Book notes: Atlas of AI, by Kate Crawford

Published earlier this year by Yale University Press, Atlas of AI carries the subtitle “Power, Politics, and the Planetary Costs of Artificial Intelligence.” This is a remarkably accurate subtitle — or maybe I should say the book fulfills the promise of the subtitle better than many other books do.

Planetary costs are explained in chapter 1, “Earth,” which discusses not only the environment-destroying batteries required by both giant data centers and electric cars but also the immense electrical power requirements of training large language models and others with deep-learning architectures. Extraction is a theme Crawford returns to more than once; here it’s about the extraction of rare earth minerals. Right away we can see in the end notes that this is no breezy “technology of the moment” nonfiction book; the wealth of cited works could feed my curiosity for years of reading.

Photo: Book cover and cat on a porch
Photo copyright © 2021 Mindy McAdams

Crawford comes back to the idea of depleting resources in the Coda, titled “Space,” which follows the book’s conclusion. There she discusses the mineral-extraction ambitions of Jeff Bezos (and other billionaires) as they build their own rockets — they don’t want only to fly into space for their own pleasure and amusement; they also want to pillage it like 16th– to 19th–century Europeans pillaged Africa and the Americas.

Politics are a focus in chapter 6, “State,” and in the conclusion, “Power” — politics not of any political party or platform but rather the politics of domination, of capitalism, of the massive financial resources of Bezos and Silicon Valley. Crawford has done a great job of laying the groundwork for these final chapters without stating the same arguments in the earlier chapters, which is a big peeve of mine when reading many books about the progress of technologies — that is, the author has told me the same thing so many times before the conclusion that I am already bored with the ideas. That’s not what happened here.

Chapter 2, “Labor,” focuses on low pay, surveillance of workers, deskilling, and time in particular. It’s a bit of “how the sausage gets made,” which is nothing new to me because I’ve been interested for a while already in how data gets labeled by a distributed global workforce. I like how Crawford frames it, in part, as not being about robots who will take our skilled jobs — in fact, that tired old trope is ignored in this book. The more real concern is that like the minerals being extracted to feed the growing AI industrial complex, the labor of many, many humans is required to enable the AI industrial complex to function.
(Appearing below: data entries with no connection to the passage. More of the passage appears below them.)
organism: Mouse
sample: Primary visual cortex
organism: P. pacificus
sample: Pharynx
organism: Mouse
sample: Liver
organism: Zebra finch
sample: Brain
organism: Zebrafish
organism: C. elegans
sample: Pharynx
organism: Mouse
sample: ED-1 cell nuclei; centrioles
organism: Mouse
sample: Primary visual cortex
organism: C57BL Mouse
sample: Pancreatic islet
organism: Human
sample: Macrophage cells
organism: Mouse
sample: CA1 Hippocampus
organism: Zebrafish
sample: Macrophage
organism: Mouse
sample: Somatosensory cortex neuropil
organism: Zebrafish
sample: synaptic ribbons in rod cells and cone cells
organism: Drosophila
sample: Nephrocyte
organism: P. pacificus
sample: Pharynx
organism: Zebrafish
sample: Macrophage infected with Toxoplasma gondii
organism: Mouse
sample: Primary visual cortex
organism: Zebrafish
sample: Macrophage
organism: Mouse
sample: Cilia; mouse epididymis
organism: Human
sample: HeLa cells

Workers’ time at work is increasingly monitored down to the second, and using analysis of massive datasets, companies such as Amazon can track and penalize anyone whose output falls below the optimum. The practice of “faking AI” with human labor is likened to Potemkin villages (see Sadowski, 2018), and we should think about how many of those so-called AI-powered customer service systems (and even decision-support systems) are really “Potemkin AI.” (See also “The Automation Charade”: Taylor, 2018.) Crawford reminds us of the decades of time-and-motion research aimed at getting more value out of workers in factories and fast-food restaurants. This is a particularly rich chapter.
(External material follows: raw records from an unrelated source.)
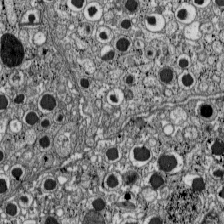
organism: C57BL Mouse
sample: Pancreatic islet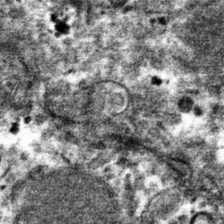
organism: Mouse
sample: Mouse hepatocytes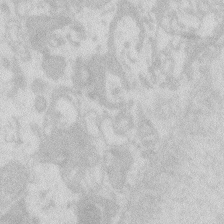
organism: Zebrafish
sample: Macrophage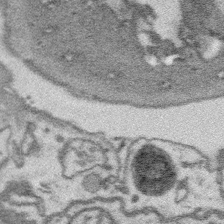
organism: Platynereis dumerilii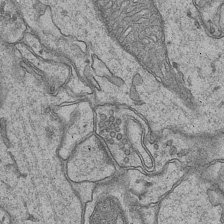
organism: Mouse
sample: CA1 Hippocampus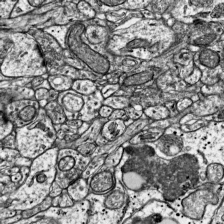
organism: Mouse
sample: Visual Cortex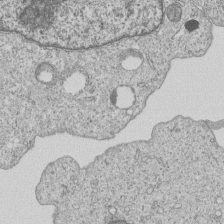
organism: Human
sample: MDA-MB-231 cells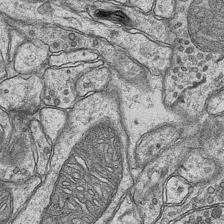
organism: Mouse
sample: CA1 Hippocampus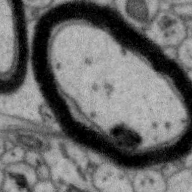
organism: Zebra finch
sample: Brain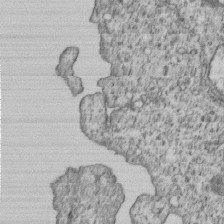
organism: Human
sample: MDA-MB-231 cells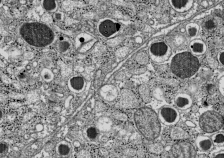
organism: C57BL Mouse
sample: Pancreatic islet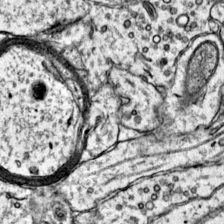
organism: Mouse
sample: Primary visual cortex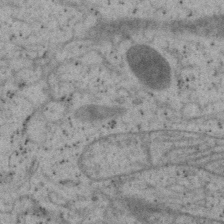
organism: Human
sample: HeLa cells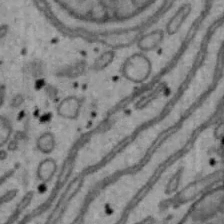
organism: Mouse
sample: Liver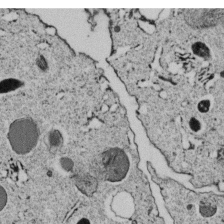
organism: C. elegans
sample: C. elegans embryo early stage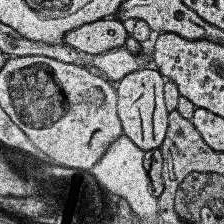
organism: Human
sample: Temporal Lobe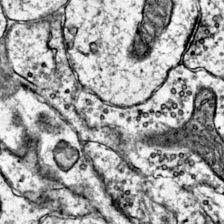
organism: Mouse
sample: Primary visual cortex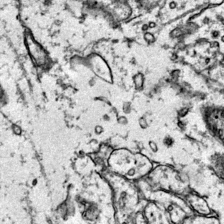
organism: Mouse
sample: Primary visual cortex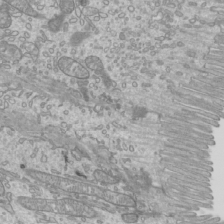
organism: Mouse
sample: Cilia; mouse epididymis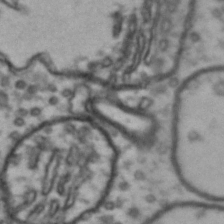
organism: Drosophila
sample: Brain

“Ultimately, ‘data’ has become a bloodless word; it disguises both its material origins and its ends.”

—Crawford, p. 113

In “Data,” the third chapter, Crawford looks at where images of faces have come from — the raw material of face recognition systems. Mug shots, of course, but also scraping all those family photos that moms and dads have posted to social media platforms. This goes beyond face recognition and on to all the data about us that is collected or scraped or bought and sold by the tech firms that build and profit from the AI that uses it as training data to develop systems that in turn can be used to monitor us and our lives. Once again, we’re looking at extraction. Crawford doesn’t discuss ImageNet as much as I expected here (which is fine; it comes around again in the next chapter). She covers the collection of voice data and the quantities of text needed to train large language models, detailing some earlier (1980s–90s) NLP efforts with which I was not familiar. In the section subheaded “The End of Consent,” Crawford covers various cases of the unauthorized capture or collection of people’s faces and images — it got me thinking about how the tech firms never ask permission, and there is no informed consent. Another disturbing point about datasets and the AI systems that consume them: Researchers might brush off criticism by saying they don’t know how their work will be used. (This and similar ethical concerns were detailed in a wonderful New Yorker article earlier this year.)
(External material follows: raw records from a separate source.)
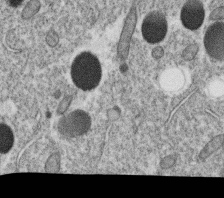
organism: C. elegans
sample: C. elegans oocyte; sperm cells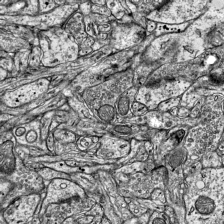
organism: Mouse
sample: Visual Cortex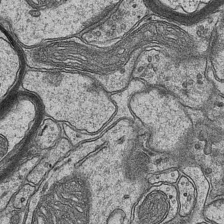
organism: Mouse
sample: CA1 Hippocampus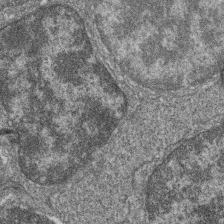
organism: Zebrafish
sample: Cilia; retinal pigment epithelium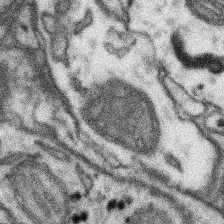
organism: Mouse
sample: Somatosensory cortex neuropil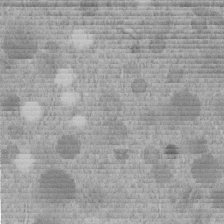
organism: C. elegans
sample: C. elegans embryo early stage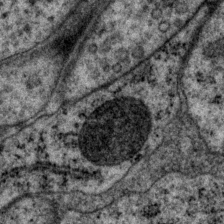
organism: P. pacificus
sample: Pharynx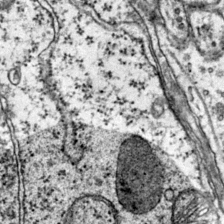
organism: Mouse
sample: Primary visual cortex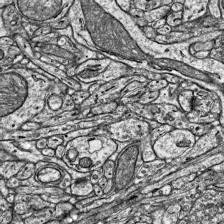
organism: Mouse
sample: Visual Cortex

I’m not sure whether chapter 3 is the first time she mention the commons, but she does, and it will come up again. Even though the publicly available data remains available, she says the collection and mining and classification of public data centers the value of it in private hands. It’s not literally enclosure, but it’s as good as, she argues.

“Every dataset … contains a worldview.”

—Crawford, p. 135

Chapter 4, “Classification,” is very much about power. When you name a thing, you have power over it. When you assign labels to the items in a dataset, you exclude possible interpretations at the same time. Labeling images for race, ethnicity, or gender is as dangerous as labeling human skulls for phrenology. The ground truth is constructed, not pristine, and never free of biases. Here Crawford talks more about ImageNet and the language data, WordNet, on which it was built. I made a margin note here: “boundaries, boxes, centers/margins.” At the end of the chapter, Crawford points out that we can examine training datasets when they are made public, like the UTKFace dataset — but the datasets underlying systems being used on us today by Facebook, TikTok, Google, and Baidu are proprietary and therefore not open to scrutiny.

The chapter I enjoyed most was “Affect,” chapter 5, because it covers lots of unfamiliar territory. A researcher named Paul Ekman (apparently widely known, but unknown to me) figures prominently in the story of how psychologists and others came to believe we can discern a person’s feelings and emotions from the expression on their face. At first you think, yes, that makes sense. But then you learn about how people were asked to “perform” an expression of happiness, or sadness, or fear, etc., and then photographs were made of them pulling those expressions. Based on such photos, machine learning models have been trained. Uh-oh! Yes, you see where this goes. But it gets worse. Based on your facial expression, you might be tagged as a potential shoplifter in a store. Or as a terrorist about to board a plane. “Affect recognition is being built into several facial recognition platforms,” we learn on page 153. Guess where early funding for this research came from? The U.S. Advanced Research Projects Agency (ARPA), back in the 1960s. Now called Defense Advanced Research Projects Agency (DARPA), this agency gets massive funding for research on ways to spy on and undermine the governments of other countries. Classifying types of facial expressions? Just think about it.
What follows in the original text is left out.